Work request.
The entries are to be reproduced verbatim, and their pictures left out.

Source data.
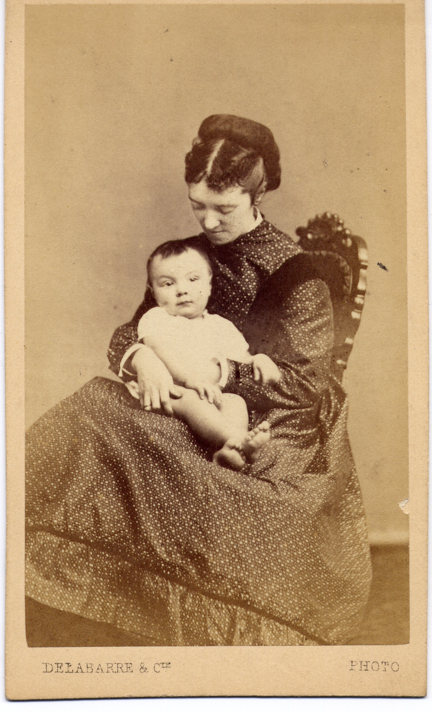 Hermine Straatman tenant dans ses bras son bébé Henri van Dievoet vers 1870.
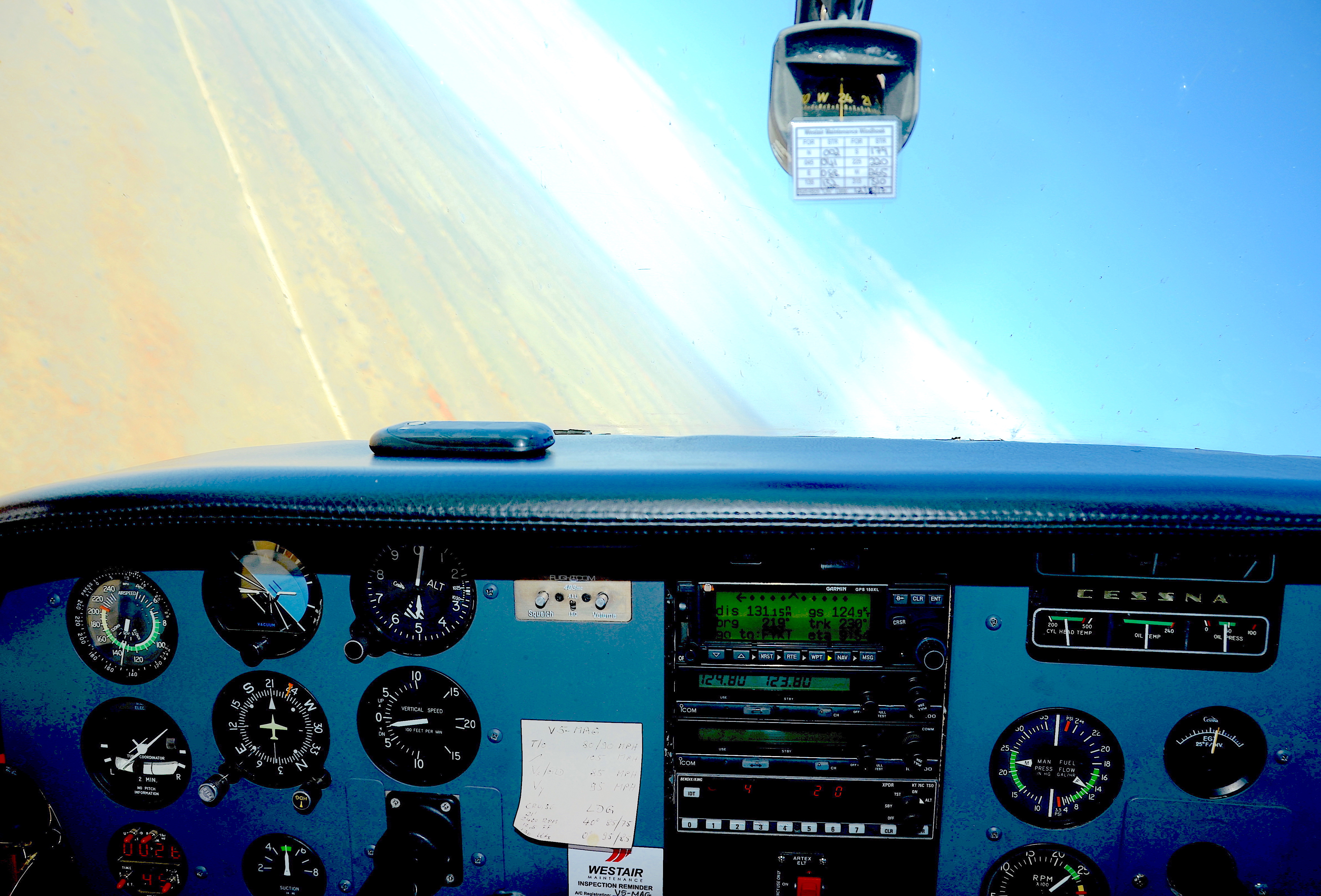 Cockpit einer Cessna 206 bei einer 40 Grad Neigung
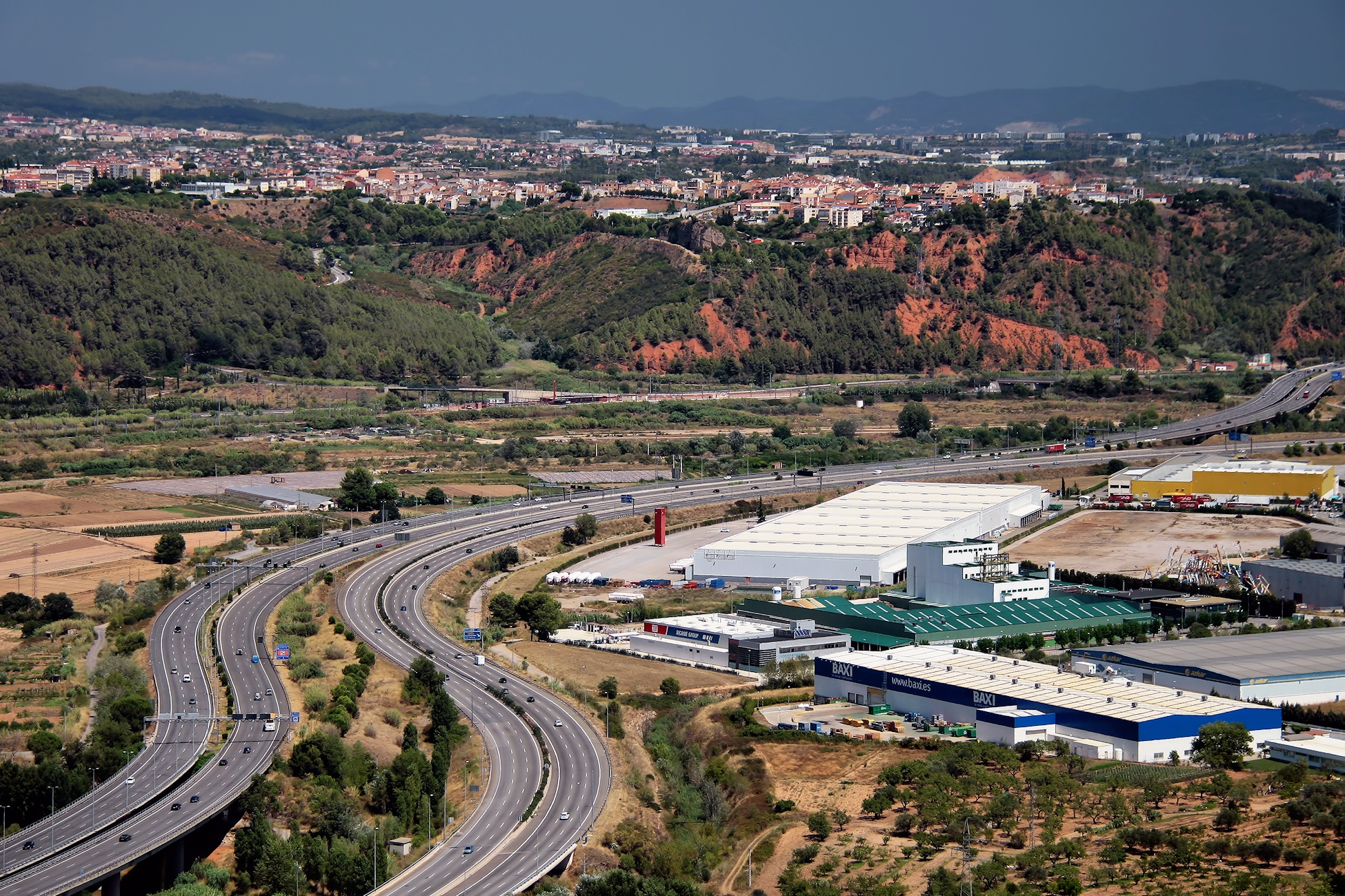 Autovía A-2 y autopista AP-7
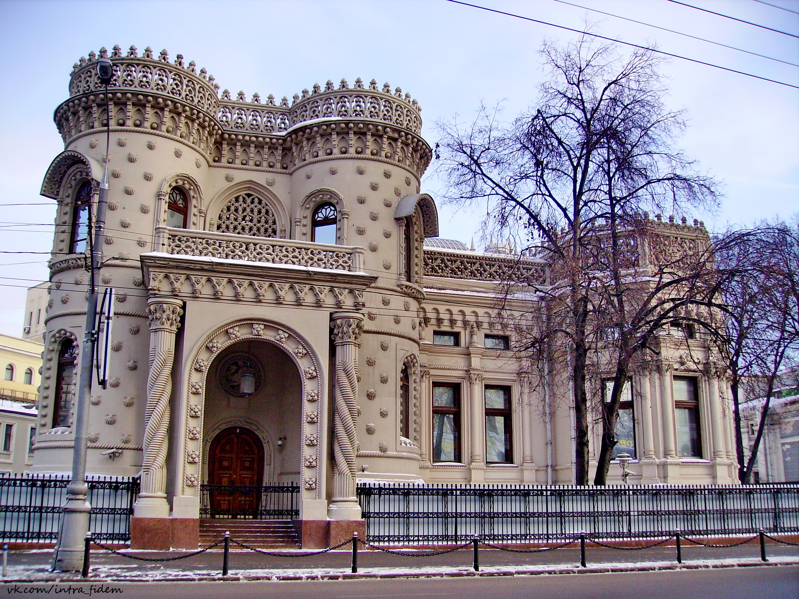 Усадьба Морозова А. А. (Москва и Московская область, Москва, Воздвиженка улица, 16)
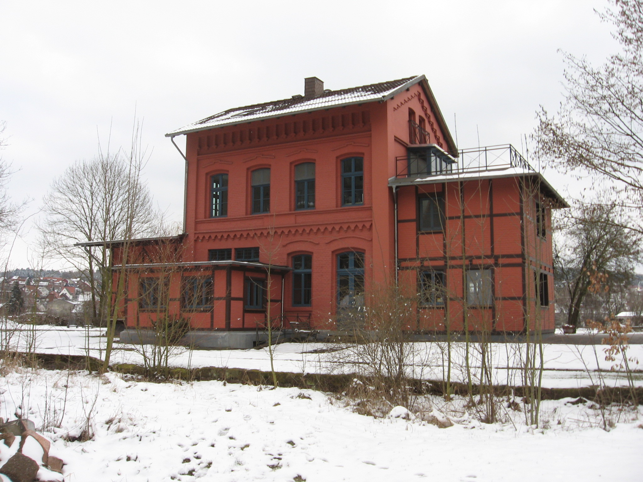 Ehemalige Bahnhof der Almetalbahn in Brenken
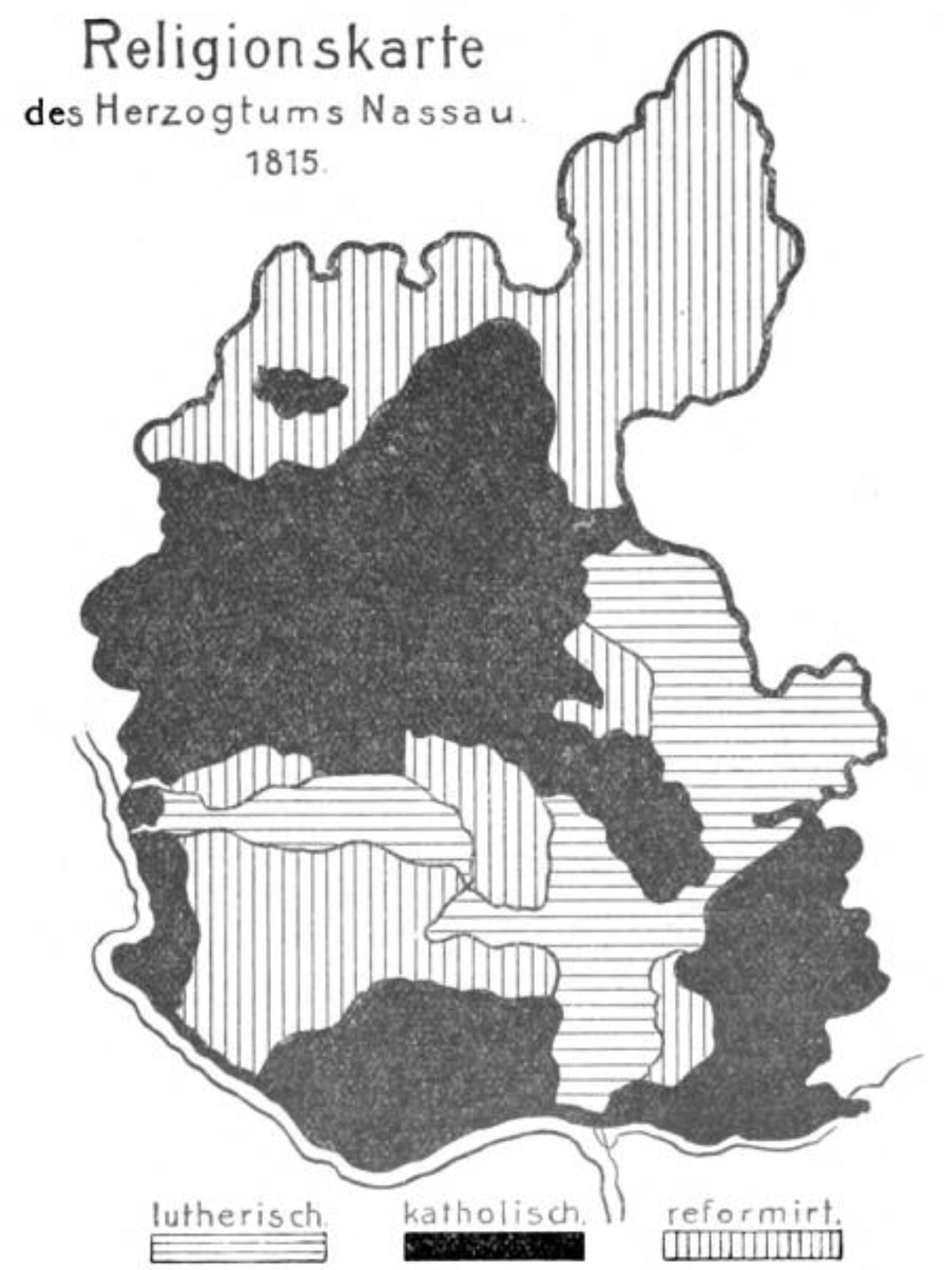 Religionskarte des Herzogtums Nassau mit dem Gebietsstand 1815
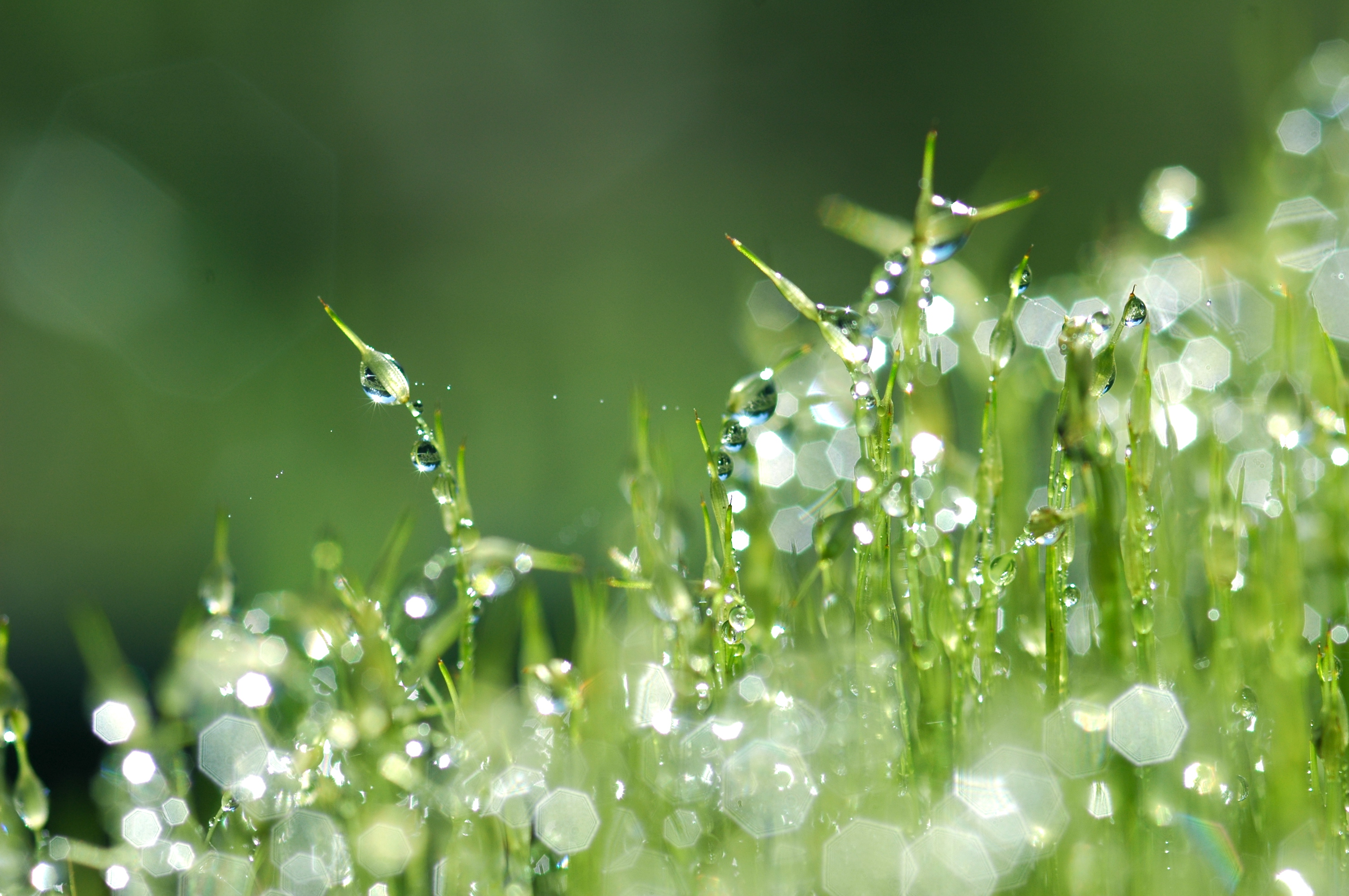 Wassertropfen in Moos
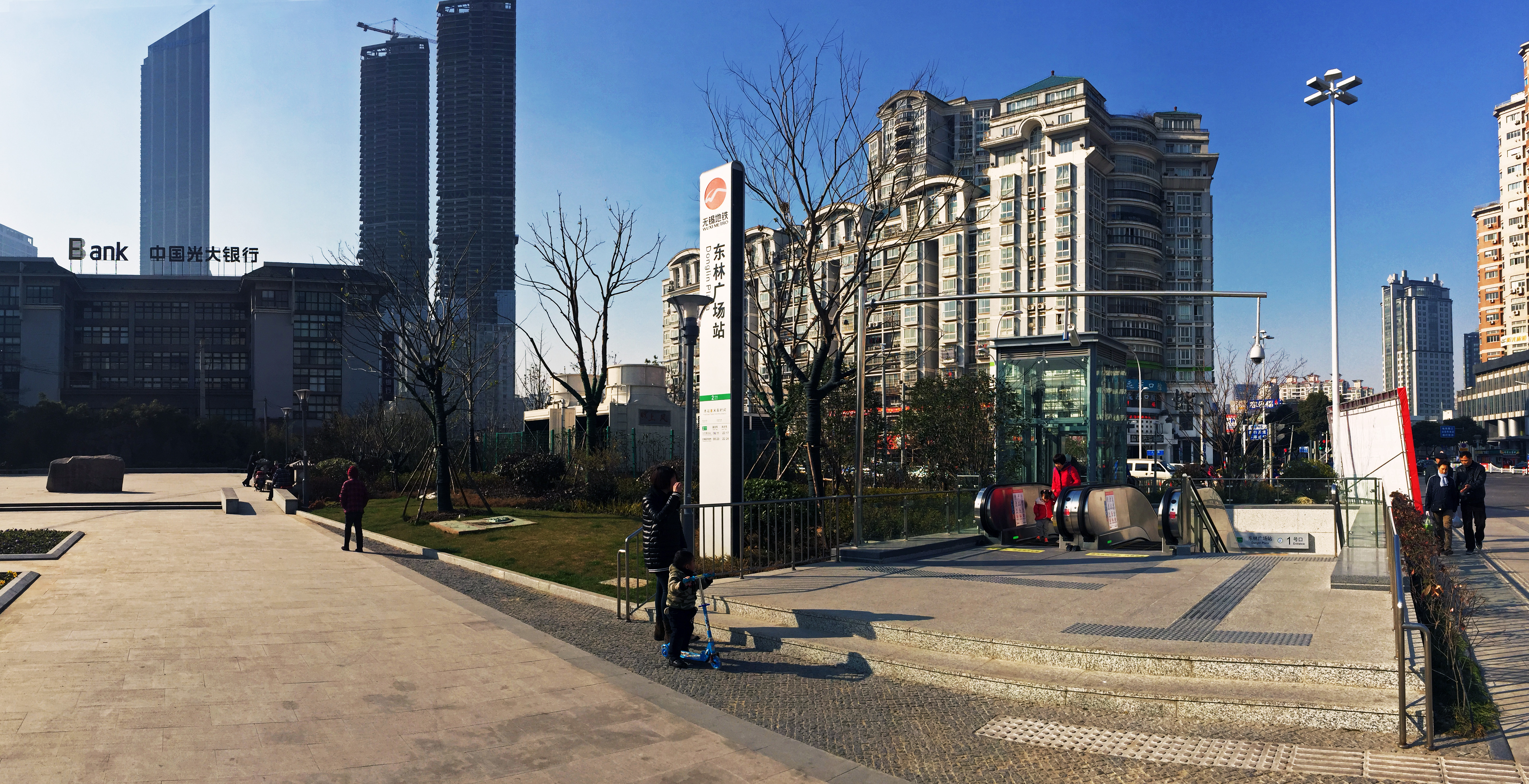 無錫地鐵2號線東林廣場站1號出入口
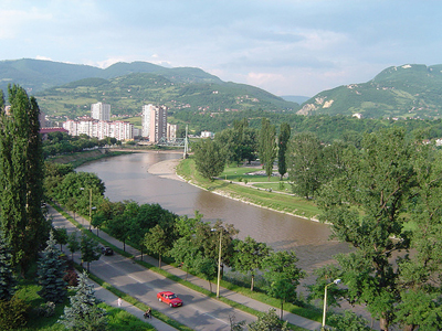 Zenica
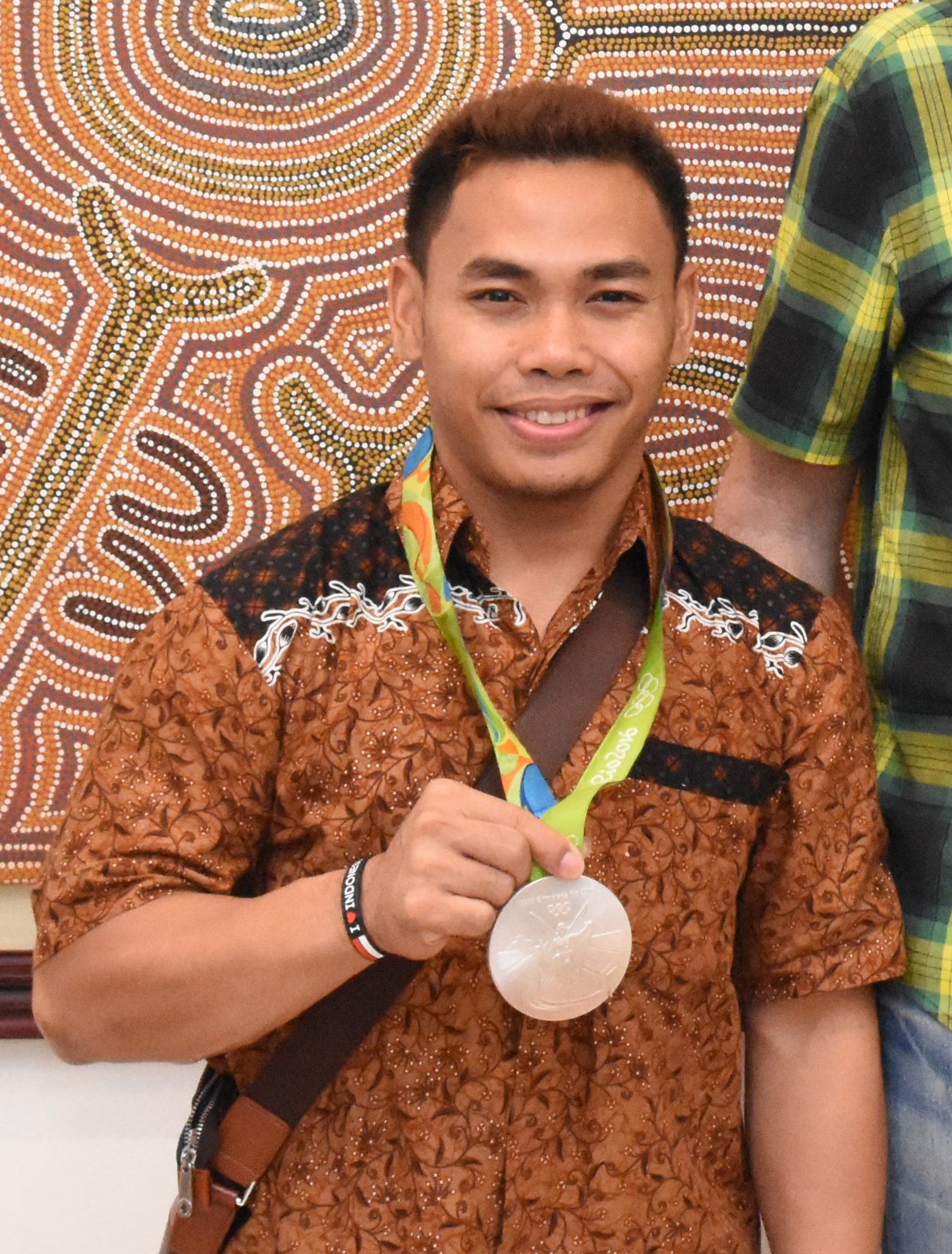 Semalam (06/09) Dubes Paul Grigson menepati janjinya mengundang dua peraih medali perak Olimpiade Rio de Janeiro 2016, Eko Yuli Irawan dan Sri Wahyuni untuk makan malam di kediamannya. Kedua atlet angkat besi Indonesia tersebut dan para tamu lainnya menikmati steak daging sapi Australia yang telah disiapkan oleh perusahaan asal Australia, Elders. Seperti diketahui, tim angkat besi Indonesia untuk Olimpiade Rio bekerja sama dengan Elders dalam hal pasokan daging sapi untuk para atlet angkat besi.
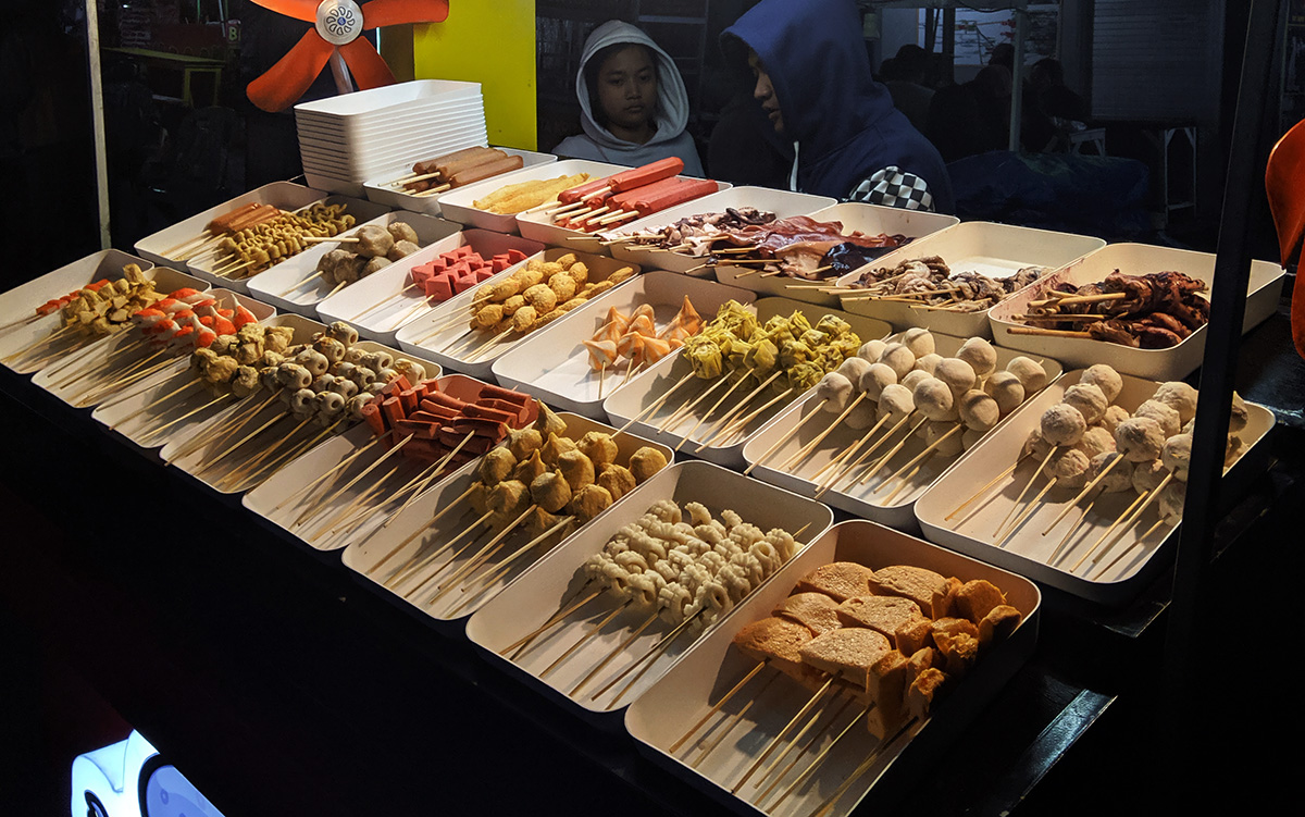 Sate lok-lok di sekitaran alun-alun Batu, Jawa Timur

Written reply.
 Hermine Straatman tenant dans ses bras son bébé Henri van Dievoet vers 1870.
 Cockpit einer Cessna 206 bei einer 40 Grad Neigung
 Autovía A-2 y autopista AP-7
 Усадьба Морозова А. А. (Москва и Московская область, Москва, Воздвиженка улица, 16)
 Ehemalige Bahnhof der Almetalbahn in Brenken
 Religionskarte des Herzogtums Nassau mit dem Gebietsstand 1815
 Wassertropfen in Moos
 無錫地鐵2號線東林廣場站1號出入口
 Zenica
 Semalam (06/09) Dubes Paul Grigson menepati janjinya mengundang dua peraih medali perak Olimpiade Rio de Janeiro 2016, Eko Yuli Irawan dan Sri Wahyuni untuk makan malam di kediamannya. Kedua atlet angkat besi Indonesia tersebut dan para tamu lainnya menikmati steak daging sapi Australia yang telah disiapkan oleh perusahaan asal Australia, Elders. Seperti diketahui, tim angkat besi Indonesia untuk Olimpiade Rio bekerja sama dengan Elders dalam hal pasokan daging sapi untuk para atlet angkat besi.
 Sate lok-lok di sekitaran alun-alun Batu, Jawa Timur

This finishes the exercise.